Growth, grounded in purpose
The next six months are all about momentum. The team is expanding beyond the founding duo, bringing in new talent across sales and partnerships, and aiming to triple their customer base.
Their long-term goal is even more ambitious: to help close Australia’s biodiversity funding gap. The Biodiversity Council of Australia estimates that protecting and restoring the country’s ecosystems requires about 1% of GDP, roughly $1 in every $100 spent. Right now, Australia is investing just 10% of that.
“If we can direct even a fraction of the trillions that flow through the payments system each year toward nature,” Glenn says, “we can make an extraordinary impact, not through charity, but through everyday commerce.”
Over time, the GreenPay Foundation will launch its own initiatives. It will also begin investing in startups solving environmental problems systemically, companies building new technologies for conservation, climate resilience, or nature-based solutions. Think of it as closing the loop between purpose-driven finance and innovation.
Lessons from the journey
Every founder has their guiding mantras.
Maddi’s is simple but sharp: “You can have comfort or you can have growth, but you can’t have both.”
It’s become her north star in the constant testing of startup life.
For Glenn, the lesson is one of action over apathy.
“Whenever I feel overwhelmed by the state of the world, I remind myself, the antidote to apathy is action. Action solves everything. Even if you’re not sure it’s the right action, it gets you closer to the right one.”
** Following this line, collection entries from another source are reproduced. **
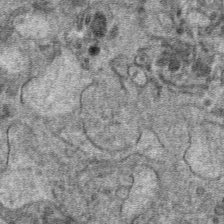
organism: Mouse
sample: Mouse hepatocytes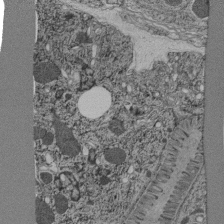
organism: C. elegans
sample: C. elegans pharynx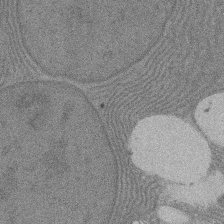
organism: Rat
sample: Salivary granule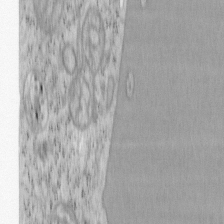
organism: Human
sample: HeLa cells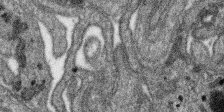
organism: Human
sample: Lung epithelial cells infected with SARS-CoV-2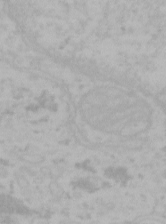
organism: Mouse
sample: Choroid plexus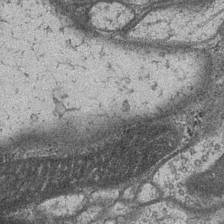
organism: Drosophila
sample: Optic medulla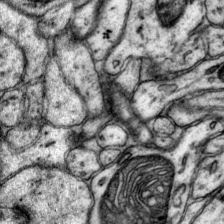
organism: Mouse
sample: Primary visual cortex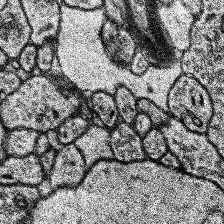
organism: Human
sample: Temporal Lobe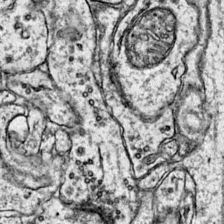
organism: Mouse
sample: Primary visual cortex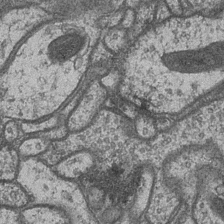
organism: Drosophila
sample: Optic medulla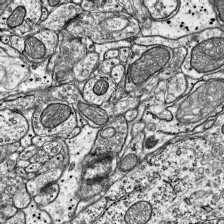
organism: Mouse
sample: Visual Cortex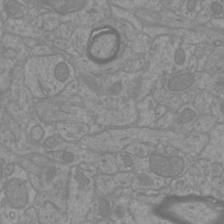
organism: Mouse
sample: Cortical neurons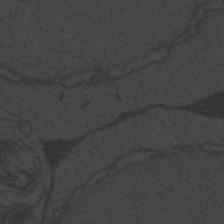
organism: Zebrafish
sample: Macrophage infected with Toxoplasma gondii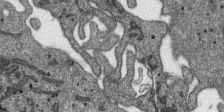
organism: Human
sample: Lung epithelial cells infected with SARS-CoV-2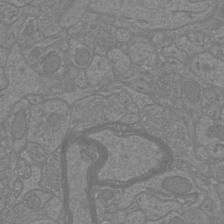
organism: Mouse
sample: Cortical neurons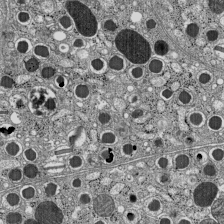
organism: C57BL Mouse
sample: Pancreatic islet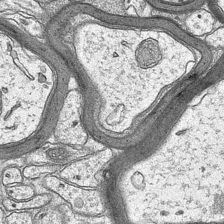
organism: Mouse
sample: CA1 Hippocampus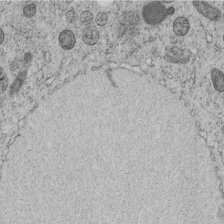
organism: C. elegans
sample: C. elegans embryo early stage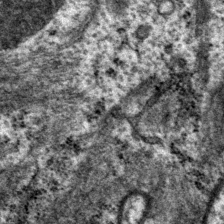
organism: P. pacificus
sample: Pharynx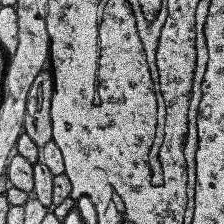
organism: Human
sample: Temporal Lobe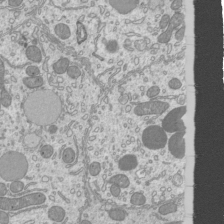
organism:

Both principles underpin how they run GreenPay: with urgency, resilience, and relentless optimism.
Why choose GreenPay
At its core, GreenPay asks Australian businesses and startups a simple question:
If you can get the same or better payment solution, at a better price, and your payments help protect the very ecosystems we all depend on… why wouldn’t you?
Instead of sending profits offshore to Silicon Valley or to the big banks, GreenPay customers direct those funds towards regenerating Australian nature. It’s the epitome of circularity.
For the Startmate community, GreenPay is offering 10% off standard pricing, plus additional volume-based discounts (T&Cs apply). To accept this offer, simply email hello@greenpay.au and the GreenPay team will reach out.
The bigger picture
In the end, GreenPay isn’t just about where money goes. It’s about redefining what business can do.
By putting nature at the centre of every transaction, Glenn and Maddi are proving that commerce can be a tool for regeneration, not extraction. That impact doesn’t have to come after profit, it can be built into the transaction itself.
Or as Glenn sums it up:
“If we get this right, every purchase in Australia could become a tiny act of restoration. That’s the world we’re building toward.”